Hunsinger war entsetzt. „Wer hat ihnen das angetan und warum, sprechen sie, Raiko?“, wollte er wissen, mit leiser Stimme auf den Verletzten einredend.

Raiko sah auf Hunsinger. Sah anschließend ängstlich zu mir und begann am ganzen Körper zu zittern. Ich konnte ihm die Angst so gut nachfühlen, aber da musste er durch. Gedanklich wandte ich mich an ihn.

„Raiko, du entscheidest jetzt, ob es ein Ende hat oder ob du noch öfter, solch eine Prügel beziehst. Du kannst das nur für dich selber entscheiden. Ich kann dir das nicht abnehmen. Mich schlägt er jedenfalls, nie wieder.“

Aufmunternd sah ich Raiko an und drückte ihn vorsichtig die Schulter. Endlich entschloss er sich zu sprechen. Er zeigte das erste Mal in seinem Leben Mut und dass er einer von uns war.

„Sir, Oberstleutnant Mayer, hat mich heute Mittag zusammengeschlagen, als ich vom Ausspionieren des Lagers zurück gekommen war, Sir. Ich hatte ihn gesagt, dass ich bei der Taktik einen schwerwiegenden Fehler gemacht habe, Sir. Dass es unter den Gebäuden, eine Verbindung gibt, Sir. Da sind mindestens tausenddreihundert Leute dort unten, wir haben keine Chance, Sir, wenn wir nach dem Plan vorgehen, den ich selber geschrieben habe, Sir. Vor der Einsatzbesprechung eben, wollte ich ihn noch einmal bitten, es ihnen zu sagen, dass die Taktik ein großer Fehler ist, Sir. Da schlug er mich das Zweitemal zusammen, Sir“, erklärte Raiko schwer atmend und fing an zu husten. „Sir, es tut mir leid, Sir. Ich bin nicht gut in Taktik, das war ich noch nie. Das habe ich dem Oberstleutnant immer wieder gesagt, in den letzten Wochen, Sir. Kahlyn ist die Beste, wenn es um Taktik geht, Sir. In Punkto Taktik, finden sie niemanden der schneller einen wirklich funktionierten Einsatzplan zustanden bekommt als sie, Sir. Fragen sie am Besten sie, Sir.
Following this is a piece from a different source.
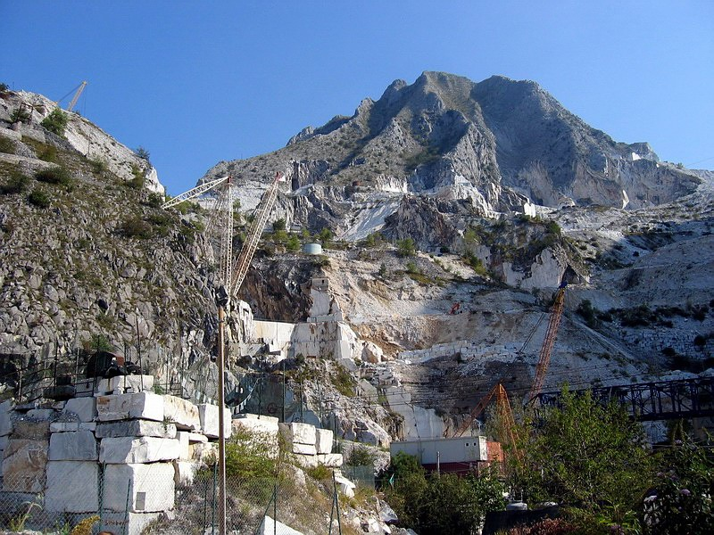 Carrara, Toscana, Italia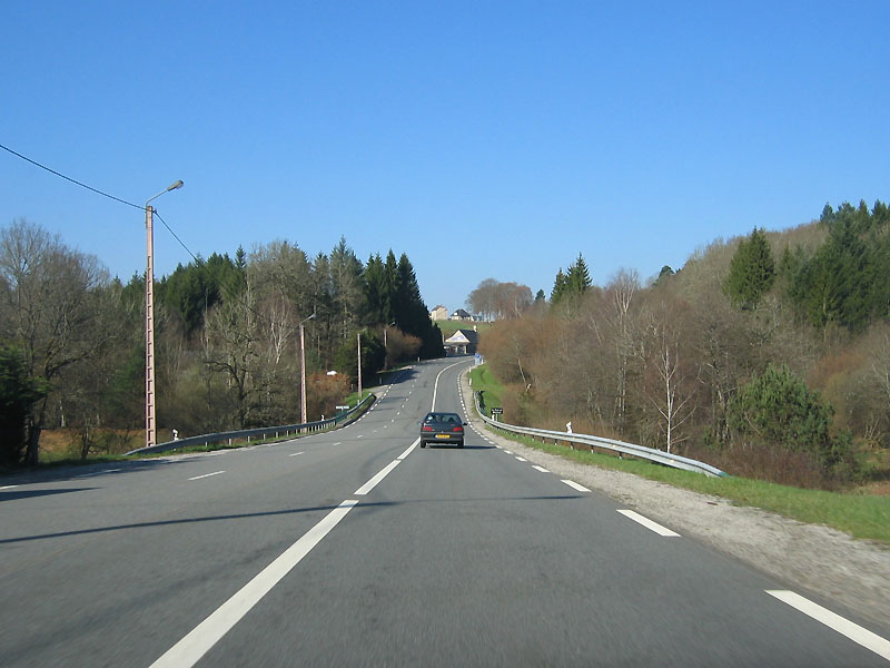 Route Nationale 89 - entre Ussel et Tulle - Limousin Personal picture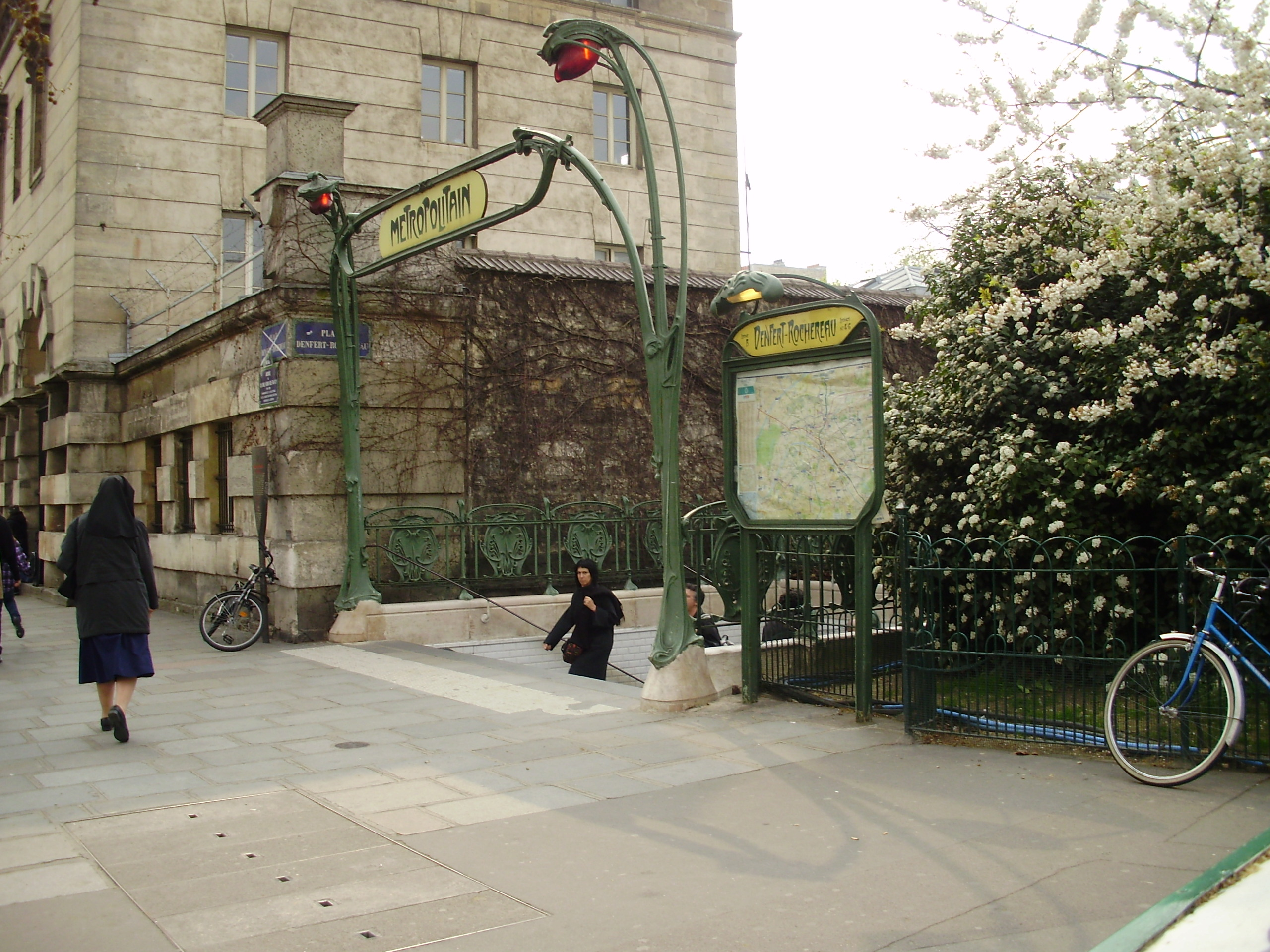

Kahlyn macht ihnen in zwanzig Minuten einen neuen Plan, der auch funktioniert, Sir. Ich brauche dazu, bestimmt drei Wochen, Sir.“

Plötzlich fing Raiko heftig an zu husten. Er hustete und spuckte Unmengen an Blut. Schnell zog ich ihn vom Stuhl und legte ihn flach hin.

Oberst Medi lödein kandulu. - Oberst, ich brauch den Medi-Koffer schnell.“

John war aber schon auf den Weg und brachte mir den Koffer. Es half nichts, ich riss die Brille runter und machte ohne Vorwarnung, das Krantonak. Blut füllte die Lunge von Raiko. Eine Verletzung hatte ich übersehen hatte oder die durch das Husten wieder aufgerissen war. Fast fünfzig Minuten kämpfte ich, um Raikos Leben. Die Männer und Hunsinger standen fassungslos um mich herum. In der letzen Sekunde konnte ich es verhindern, dass Raiko an seinem eigenen Blut erstickte. Nochmals zehn Minuten brauchte ich, um Raiko einigermaßen zu stabilisieren. Damit fertig, klappte ich einfach zusammen und sah den Oberst an. Zeige mit letzter Kraft auf sein Hemd. Fleischer wusste sofort, was ich wollte.

Sofort gab er mir den Stift und den Kalender, ich kämpfte darum nicht das Bewusstsein zu verlieren und schrieb krakelig C99 darauf. Sofort ging ich ins Jawefan. Ich war am Ende mit meiner Kraft, musste mich unbedingt etwas erholen. Der Oberst jedoch, der sich mit diesen Dingen nicht sonderlich auskannte rief.

„Conny, sofort zu mir. Geb Kahlyn, eine C99.“

Conny wusste, wie man die Injektionen aufzog und vor allem auch, wie man all diese Injektionen spritzen musste. Conny machte in aller Ruhe eine Spritze fertig und gab sie mir langsam in die Halsschlagader. Dann hieß es warten, fünfundzwanzig Minuten dauerte es, bis ich wieder zu mir kam. Schwankend stand ich auf und ging aus dem Zelt. Conny folgte mir wortlos. Ich setzte mich unweit des Zeltes einfach an einen Baum. Conny nahm mich in den Arm und ließ mich eine weitere halbe Stunde im Jawefan schlafen. Danach ging es mir etwas besser, aber noch lange nicht gut.

„Engelchen, musste das jetzt sein, wie willst du den Einsatz, dann noch schaffen.“

Traurig sah ich ihn an. „Er wäre gestorben, Conny.“

Mehr konnte und wollte ich, dazu nicht sagen. „So schlimm war es? Ich bringe diesen Mayer um, wenn er noch einmal, jemanden von euch anfasst“, gab Conny wütend von sich.

Plötzlich wurde es sehr laut im Zelt. Ich hörte jemanden brüllen wie am Spieß. Dann war Ruhe.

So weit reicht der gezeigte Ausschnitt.